Grâce à cette entente, chaque partenaire actuel d’Iridium sera en mesure d’adopter rapidement les services SSFE (services sans fil évolués), grâce à la traduction automatisée des protocoles exclusifs du réseau Iridium et des protocoles IoT standards pris en charge par AWS IoT.

Les clients professionnels d’Amazon seront en mesure de réduire les efforts d’ingénierie, les coûts d’exploitation fixes et le temps nécessaire au développement de nouveaux produits et services, grâce à la puissance et aux capacités de AWS IoT.

De son coté, Iridium a entamé un renouvellement de sa flotte de satellites. Initialement prévue pour une mise en service opérationnelle en 2017, le calendrier avait été décalé après l’explosion d’une fusée Falcon 9 au cours du remplissage de carburant, sur sa rampe de lancement.

Sept lancements ont eu lieu avec SpaceX (la société d’Elon Musk, patron aussi de Tesla), qui a livré 65 nouveaux satellites. Au total, 75 satellites construits par Thales Alenia Space (66 pour la constellation active et 9 en tant que pièces de rechange) seront mis sur orbite (à 780 km d’altitude).
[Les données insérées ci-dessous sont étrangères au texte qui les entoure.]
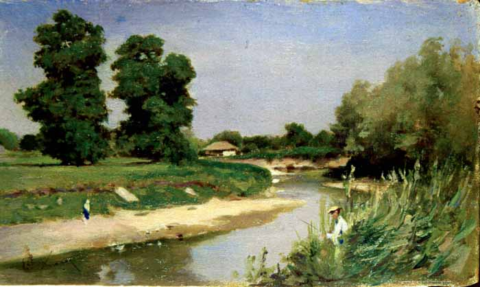 Peisaj cu râu şi copaci. Pictură de Theodor Aman.

Ce service offrira aussi des services à haut débit, ainsi que le suivi des avions et bateaux.

Mais Iridium n’est plus le seul à proposer des services IoT par satellite. Au moins vingt start-up utilisent les nanosatellites pour en fournir (reposant notamment sur les solutions  LoRaWAN et LPGAN pour « Low Power Global Area Network ») à moindre coût.

C’est le cas, surtout, de CLS (Collecte Localisation Satellites), opérateur mondial du système de localisation et de collecte de données Argos, qui a décidé de lancer une constellation de nanosatellites (opérationnels en 2030) via sa nouvelle filiale, Kinéis, et avec le concours du CNES.